New Year’s Eve Meditation
For godly grief produces a repentance that leads to salvation without regret whereas worldly grief produces death. (2 Corinthians 7:10)
What I want to do is just highlight the fact that at the end of the year everybody has regrets. We have thanksgiving for sure, but we have regrets. Some are big and some are small. We’re sinners. We don’t like sinning, so we regret sinning. Therefore, everybody has regrets.
Notice there are two kinds of regret: the killing kind and the saving kind. You feel broken, sad, bad. You repent — you turn — you find forgiveness, you move on without it dragging you down. Whereas worldly grief produces death.

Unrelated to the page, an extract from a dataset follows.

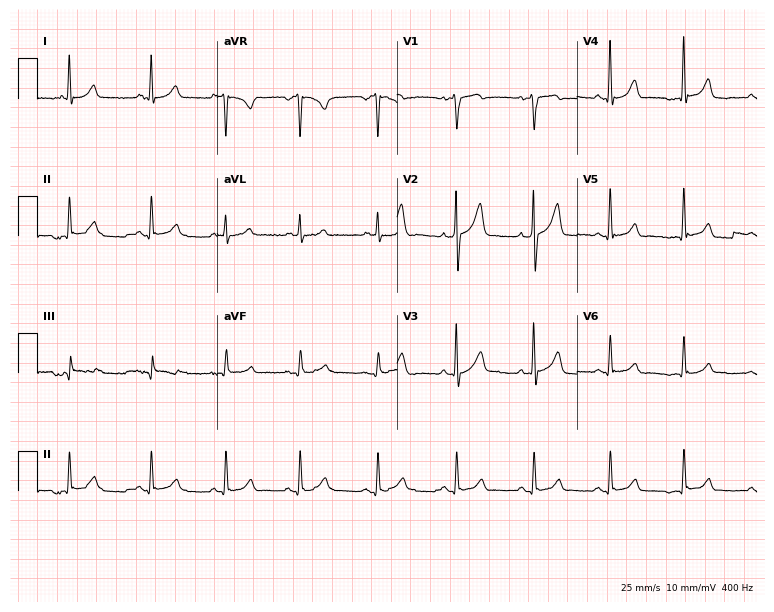
Resting 12-lead electrocardiogram (7.3-second recording at 400 Hz). Patient: a 49-year-old man. Read as a normal ECG.

There is a kind of regret though, feeling bad, that is paralyzing, killing, defeating, ruining and the difference is what? Let’s look at Micah 7. This is one of my all-time favorite Old Testament passages because it is so amazingly dense with the gospel and how to manage our failures. This is the text I base the term gutsy guilt on. Gutsy guilt is looking in the mirror, seeing what you don’t like, and being bold in spite of it for the sake of righteousness.
How to Live with Gutsy Guilt
How in the world can you do that? How can you know you’re guilty, know you’re a sinner, know you’ve failed and walk into the future of 2009 with all your guns loaded and all your fibers tense for righteousness? How can you make that turn? How can you do that? That’s what this text is about.
“Gutsy guilt is looking in the mirror, seeing what you don’t like, and being bold for the sake of righteousness.”
We know there are people on tip-toed joy tonight and there are people hanging on by their fingernails to God’s strange providence’s and His grace in it all. Some families can feel cursed. Some families seem to get more than their share. Right? Don’t they? At least my experience in 28 years of pastoring is that God does not divvy up pain evenly. He doesn’t. I don’t know why. It clusters, and you can feel cursed. Well, I want to help you fight through a sense that you may have like: “My life is jinxed. Nothing goes right for me. I have blown it.” Now what do you do?
But as for me, I will look to the Lord;
I will wait for the God of my salvation;
my God will hear me.Rejoice not over me, O my enemy;
when I fall, I shall rise;
when I sit in darkness,
the Lord will be a light to me.
I will bear the indignation of the Lord
because I have sinned against him,
until he pleads my cause
and executes judgment for me.
He will bring me out to the light;
I shall look upon his vindication. (Micah 7:7–9)
That is a strange and wonderful passage of Scripture. Let’s break it down into ten short pieces.
1. When I fall. He has fallen. We don’t know what the sin was. It may be Israel is speaking here corporately, and they have fallen into the hands of Babylon because of all of their idolatry. You could take it individually, or you could take it corporately. This person has stumbled into something. We’ll find out. A fall has happened.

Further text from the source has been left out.